Papermaking is metaphorically and symbolically powerful. It is a process involving destruction, deconstruction, and transformation, re-incorporating the old into something new. I found the experience satisfying, stress relieving, and cathartic on a kinesthetic/sensory level as I ripped the paper, blended it, and pressed the cold mulch into sheets between towels. The product was beautiful as well: chunky, thick paper that felt sentimental, like pages of an old diary or manuscript. Scraps of what the paper had once been, bits of an old journal I took sermon notes in church, surfaced here and there. I am in the midst of my own process of deconstruction: deconstructing my faith. I was raised Christian, my parents were missionaries; my whole community growing up was religious. Christianity is woven intimately into my identity, my past, my relationships. However, over the past few years my beliefs have radically changed and I no longer identify as religious. This process has been incredibly painful as it feels like the rug is pulled out from under me and I have to navigate what it means to still be a part of my family and my community, and still maintain a connection to past self and life I feel so alienated from. It also means I am faced with the new task of exploring questions like what do I leave behind? What do I still take with me? What do I value? The papermaking process felt incredibly relevant to this process. There was destruction and loss of the old. There is a new object that both is a fresh slate and carries a history with it.

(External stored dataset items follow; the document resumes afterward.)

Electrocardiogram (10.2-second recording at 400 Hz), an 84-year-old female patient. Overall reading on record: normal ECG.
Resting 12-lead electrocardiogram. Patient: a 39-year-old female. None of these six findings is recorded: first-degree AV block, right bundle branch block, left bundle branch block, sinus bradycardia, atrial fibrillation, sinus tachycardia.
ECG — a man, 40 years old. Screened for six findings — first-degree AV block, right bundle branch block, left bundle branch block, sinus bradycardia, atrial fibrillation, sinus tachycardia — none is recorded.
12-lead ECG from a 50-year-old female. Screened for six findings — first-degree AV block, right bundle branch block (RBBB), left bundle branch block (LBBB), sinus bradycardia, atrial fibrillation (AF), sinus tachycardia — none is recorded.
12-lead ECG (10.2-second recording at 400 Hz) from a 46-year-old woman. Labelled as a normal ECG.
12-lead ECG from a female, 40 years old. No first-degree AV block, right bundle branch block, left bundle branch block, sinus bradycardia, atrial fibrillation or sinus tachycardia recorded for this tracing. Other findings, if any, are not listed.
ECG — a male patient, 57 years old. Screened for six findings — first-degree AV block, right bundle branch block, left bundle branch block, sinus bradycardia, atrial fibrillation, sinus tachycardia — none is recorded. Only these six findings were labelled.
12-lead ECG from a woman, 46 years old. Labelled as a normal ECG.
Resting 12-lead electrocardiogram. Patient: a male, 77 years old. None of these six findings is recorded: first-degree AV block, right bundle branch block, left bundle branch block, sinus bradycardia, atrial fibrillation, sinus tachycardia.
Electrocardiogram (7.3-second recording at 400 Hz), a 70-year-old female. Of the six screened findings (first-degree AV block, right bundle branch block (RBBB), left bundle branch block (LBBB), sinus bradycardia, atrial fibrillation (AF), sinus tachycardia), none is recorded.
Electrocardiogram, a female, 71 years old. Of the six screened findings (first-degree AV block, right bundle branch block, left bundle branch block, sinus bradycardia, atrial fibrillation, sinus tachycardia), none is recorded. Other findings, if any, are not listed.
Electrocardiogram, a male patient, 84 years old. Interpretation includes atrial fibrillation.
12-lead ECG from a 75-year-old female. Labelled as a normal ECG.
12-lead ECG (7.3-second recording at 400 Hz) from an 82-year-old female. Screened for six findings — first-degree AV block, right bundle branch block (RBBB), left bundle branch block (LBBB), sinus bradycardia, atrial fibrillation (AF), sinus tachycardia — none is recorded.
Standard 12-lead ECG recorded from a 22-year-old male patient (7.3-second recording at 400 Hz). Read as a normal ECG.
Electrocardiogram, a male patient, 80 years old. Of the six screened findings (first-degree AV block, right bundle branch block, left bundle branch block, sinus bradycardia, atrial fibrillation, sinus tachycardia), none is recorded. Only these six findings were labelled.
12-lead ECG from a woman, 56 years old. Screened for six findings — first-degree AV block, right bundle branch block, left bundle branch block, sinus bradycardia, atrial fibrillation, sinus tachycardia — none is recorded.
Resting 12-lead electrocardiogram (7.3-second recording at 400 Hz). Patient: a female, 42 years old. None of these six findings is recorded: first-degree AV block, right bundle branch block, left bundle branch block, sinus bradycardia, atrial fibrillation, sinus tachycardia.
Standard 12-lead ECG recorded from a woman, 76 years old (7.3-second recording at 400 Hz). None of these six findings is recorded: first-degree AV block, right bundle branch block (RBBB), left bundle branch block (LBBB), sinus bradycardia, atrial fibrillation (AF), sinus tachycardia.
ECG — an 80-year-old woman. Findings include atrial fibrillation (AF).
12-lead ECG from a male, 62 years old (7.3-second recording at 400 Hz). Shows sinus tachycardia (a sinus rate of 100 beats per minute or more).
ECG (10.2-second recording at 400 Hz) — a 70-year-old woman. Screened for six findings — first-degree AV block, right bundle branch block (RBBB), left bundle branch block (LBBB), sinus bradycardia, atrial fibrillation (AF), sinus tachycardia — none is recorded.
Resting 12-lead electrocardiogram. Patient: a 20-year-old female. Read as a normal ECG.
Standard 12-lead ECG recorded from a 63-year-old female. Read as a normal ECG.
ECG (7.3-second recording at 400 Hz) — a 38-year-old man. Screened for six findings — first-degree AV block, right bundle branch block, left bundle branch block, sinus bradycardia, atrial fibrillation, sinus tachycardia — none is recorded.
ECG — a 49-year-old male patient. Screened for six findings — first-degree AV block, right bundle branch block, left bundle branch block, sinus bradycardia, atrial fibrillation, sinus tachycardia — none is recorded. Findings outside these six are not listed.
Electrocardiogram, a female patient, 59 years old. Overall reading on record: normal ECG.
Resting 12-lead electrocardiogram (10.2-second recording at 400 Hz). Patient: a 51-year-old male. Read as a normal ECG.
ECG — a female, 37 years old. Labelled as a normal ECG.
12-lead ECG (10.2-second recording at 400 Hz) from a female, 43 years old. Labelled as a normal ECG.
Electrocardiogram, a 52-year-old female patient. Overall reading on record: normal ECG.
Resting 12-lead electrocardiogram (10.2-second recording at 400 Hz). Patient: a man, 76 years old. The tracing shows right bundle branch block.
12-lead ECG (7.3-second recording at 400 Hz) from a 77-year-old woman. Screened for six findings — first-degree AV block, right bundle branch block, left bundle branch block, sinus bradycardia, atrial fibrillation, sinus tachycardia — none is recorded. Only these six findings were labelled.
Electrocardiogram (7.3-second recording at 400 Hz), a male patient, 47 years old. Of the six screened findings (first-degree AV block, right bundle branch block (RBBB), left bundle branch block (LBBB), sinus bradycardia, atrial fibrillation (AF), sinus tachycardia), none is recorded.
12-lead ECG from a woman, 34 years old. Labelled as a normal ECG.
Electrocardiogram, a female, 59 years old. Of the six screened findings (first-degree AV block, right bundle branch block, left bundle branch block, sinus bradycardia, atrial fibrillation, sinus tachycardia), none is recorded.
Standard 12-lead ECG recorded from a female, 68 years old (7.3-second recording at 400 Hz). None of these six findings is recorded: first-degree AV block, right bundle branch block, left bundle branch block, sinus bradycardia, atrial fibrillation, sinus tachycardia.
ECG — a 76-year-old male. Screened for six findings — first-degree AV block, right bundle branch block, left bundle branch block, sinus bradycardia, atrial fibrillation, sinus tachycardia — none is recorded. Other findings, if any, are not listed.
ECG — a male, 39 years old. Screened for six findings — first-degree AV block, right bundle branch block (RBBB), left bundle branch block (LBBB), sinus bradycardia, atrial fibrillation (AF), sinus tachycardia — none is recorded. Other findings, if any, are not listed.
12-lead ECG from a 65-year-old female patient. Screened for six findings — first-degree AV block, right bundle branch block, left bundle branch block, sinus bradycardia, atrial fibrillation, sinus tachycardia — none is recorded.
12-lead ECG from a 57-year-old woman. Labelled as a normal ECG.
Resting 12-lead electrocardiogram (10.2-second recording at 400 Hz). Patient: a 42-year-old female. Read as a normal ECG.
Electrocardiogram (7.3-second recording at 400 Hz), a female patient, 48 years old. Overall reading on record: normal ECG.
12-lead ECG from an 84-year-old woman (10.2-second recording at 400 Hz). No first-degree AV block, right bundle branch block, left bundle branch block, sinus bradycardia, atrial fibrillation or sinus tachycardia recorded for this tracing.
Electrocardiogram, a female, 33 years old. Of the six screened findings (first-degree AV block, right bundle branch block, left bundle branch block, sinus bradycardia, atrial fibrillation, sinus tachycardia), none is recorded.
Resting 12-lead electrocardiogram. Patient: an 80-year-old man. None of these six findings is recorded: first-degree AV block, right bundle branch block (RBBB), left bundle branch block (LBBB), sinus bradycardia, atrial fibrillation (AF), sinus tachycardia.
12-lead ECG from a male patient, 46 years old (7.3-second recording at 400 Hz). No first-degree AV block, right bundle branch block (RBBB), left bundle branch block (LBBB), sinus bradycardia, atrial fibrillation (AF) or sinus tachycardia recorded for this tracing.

Because of the transformative nature of the process, I believe papermaking would be a helpful intervention for adults with trauma and stressor related disorders. Trauma literally means to shatter. Traumatized people know what it is to feel shredded, fragmented, destroyed. The task of healing trauma is to find a way to incorporate and process trauma memory and reestablish a sense of self and a new sense of meaning. There is no way to erase trauma; it transforms us and we carry it with us. But there is the possibility of rearranging our relationship with the trauma. Additionally, on a kinesthetic level, repetitive motion, such as the ripping could be soothing and cathartic. Part of trauma work is also grief work. Depending on the nature of the trauma is could be the actual loss of a loved one, or loss of a sense of safety, identity. Papermaking lends itself well to that process as well as it maintains connection to the past, but it involves creating something new. In Craft in Art Therapy, the author states “Transformation can take place through reworking, revising, reforming, adjusting, or altering-all processes that hold symbolic value and thus have unique therapeutic potential…the alchemical process of transformation, along with constructing, destructing, and reconstructing can provide a parallel inner alchemical process of transformation” (Leone, 2020, p. 17). This quote actually refers to ceramics, but I found papermaking mirrored this process.


Reference:

Leone, L. (Ed.). (2020). Craft in Art Therapy: Diverse Approaches to the Transformative Power of Craft Materials and Methods. Routledge.